------------------------------------------------------------------------------------------------------------------------------------------------------------------------------------ Les mots sont nos caresses les plus souveraines. Et si nous nous taisons parfois c’est pour dresser des arches de silences appuyées à nos flancs amoureux, mieux passer de l’un à l’autre, ouvrage et contre-ouvrage, bâti certain enjambant la rivière et reflet tourmenté froissant la surface. Les mots projettent leur ombre : le silence. L’absence révèle la présence et inversement, comme en musique la mélodie soudain disparue poursuit une phrase souterraine pour mieux nous ravir à sa résurgence. Rien ne se tait tout à fait. ------------------------------------------------------------------------------------------------------------------------------------------------------------------------------------

Le ciel vide ses cendriers au dessus d'une ville insécable. J'y cherche ma part indissoluble. 

L'hypothèse du bonheur  n'est pas gravée sur nos fronts: elle sommeille dans le roncier des habitudes.

Ajout de la soif aux rires des ruisseaux.

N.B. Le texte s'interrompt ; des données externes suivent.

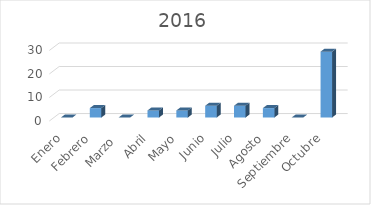
| Category | Series 0 |
|---|---|
| Enero | 0 |
| Febrero | 4 |
| Marzo  | 0 |
| Abril | 3 |
| Mayo | 3 |
| Junio | 5 |
| Julio | 5 |
| Agosto | 4 |
| Septiembre | 0 |
| Octubre | 28 |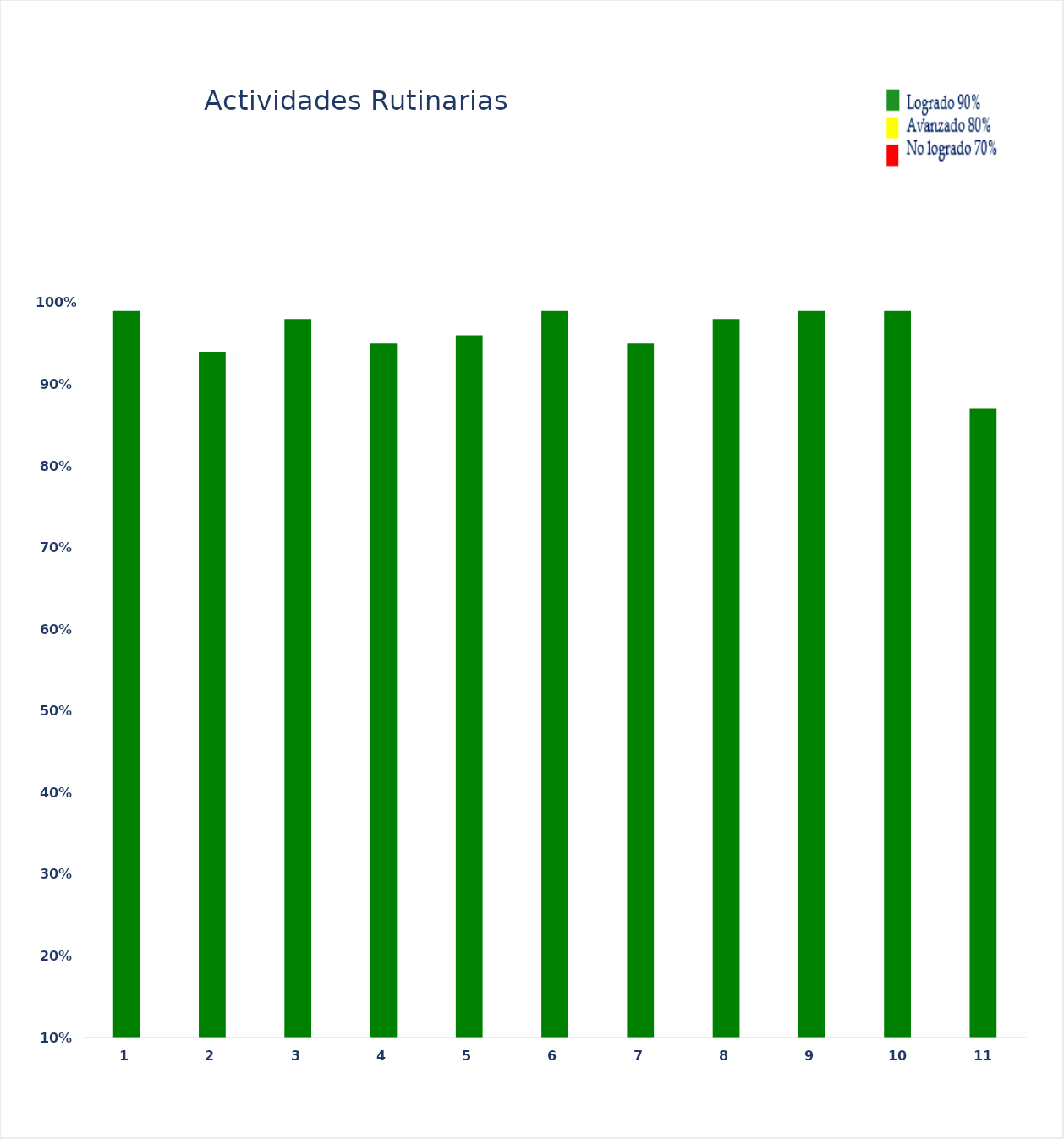
| Category | Series 0 |
|---|---|
| 0 | 0.99 |
| 1 | 0.94 |
| 2 | 0.98 |
| 3 | 0.95 |
| 4 | 0.96 |
| 5 | 0.99 |
| 6 | 0.95 |
| 7 | 0.98 |
| 8 | 0.99 |
| 9 | 0.99 |
| 10 | 0.87 |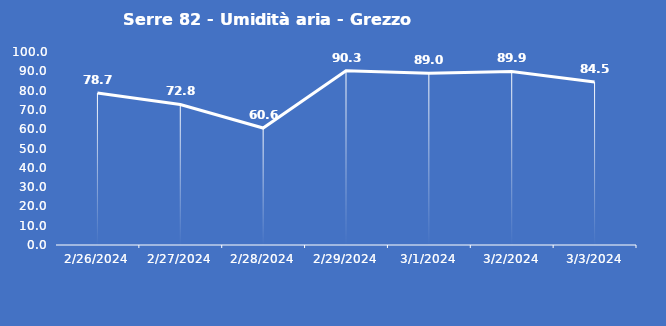
| Category | Serre 82 - Umidità aria - Grezzo (%) |
|---|---|
| 2/26/24 | 78.7 |
| 2/27/24 | 72.8 |
| 2/28/24 | 60.6 |
| 2/29/24 | 90.3 |
| 3/1/24 | 89 |
| 3/2/24 | 89.9 |
| 3/3/24 | 84.5 |

La grande hélice du désir ôtait ses vêtements coutumiers, amorces d'abrasions et de circonvolutions. 
Nue sous le tison de la jouissance, vous profériez une grammaire enfiévrée.

 

 Torsion du langage autour de tout ce qu'on ne peut toucher.
Elle vous fit remarquer le motif qui ornait le papier peint de la chambre, pourtant attribuée au hasard par le réceptionniste; mais vous ne parvenez plus à vous remémorer ce détail. Il vous échappe dès que vous êtes sur le point de vous en saisir, comme un mot sur le bout de la langue. Désormais cela vous obsède et revêt la plus haute importance. Dans l'espoir de le retrouver , vous avez refait à pied le trajet emprunté ce jour là , jusqu'à l'entrée de l'hôtel situé près de la Sorbonne, sans toutefois oser entrer et demander à voir la chambre. 
Rien n'y fait: l'indice se dérobe. 
Ce maillon manquant jette un trouble sur le déroulement des évènements en venant s'ajouter à une longue liste d'imprécisions dont il constitue peut-être le point de départ. Votre vie est ainsi jalonnée de moments précieux qui demeurent hors de portée. Vous finissez par douter qu'ils aient jamais existé. Ces lacunes composent l'archipel de vos disparues, ensemble d'approximations coupables dont la surface s'étend comme une tache d'encre sur le buvard. 
Parfois le fil du récit vous revient par fragments. Vous les juxtaposez, en marge de la mémoire, mais toujours sans images. 
Sans doute aimiez-vous cette femme aveuglément. 
 
S'agissait-il de fleurs ou bien de Cupidons décochant leur flèche?
Vous aimez les rumeurs anciennes. Celles dont l'écho ne faiblit pas mais auxquelles plus personne ne semble prêter attention. Alors vous restez là, assis au bord d'un fleuve immobile, occupant votre temps à déchiffrer des narrations implicites.

Chaque coucher de soleil est une tendresse: une attente, une hésitation, un embrasement, une incrédulité, l'ombre d'un doute.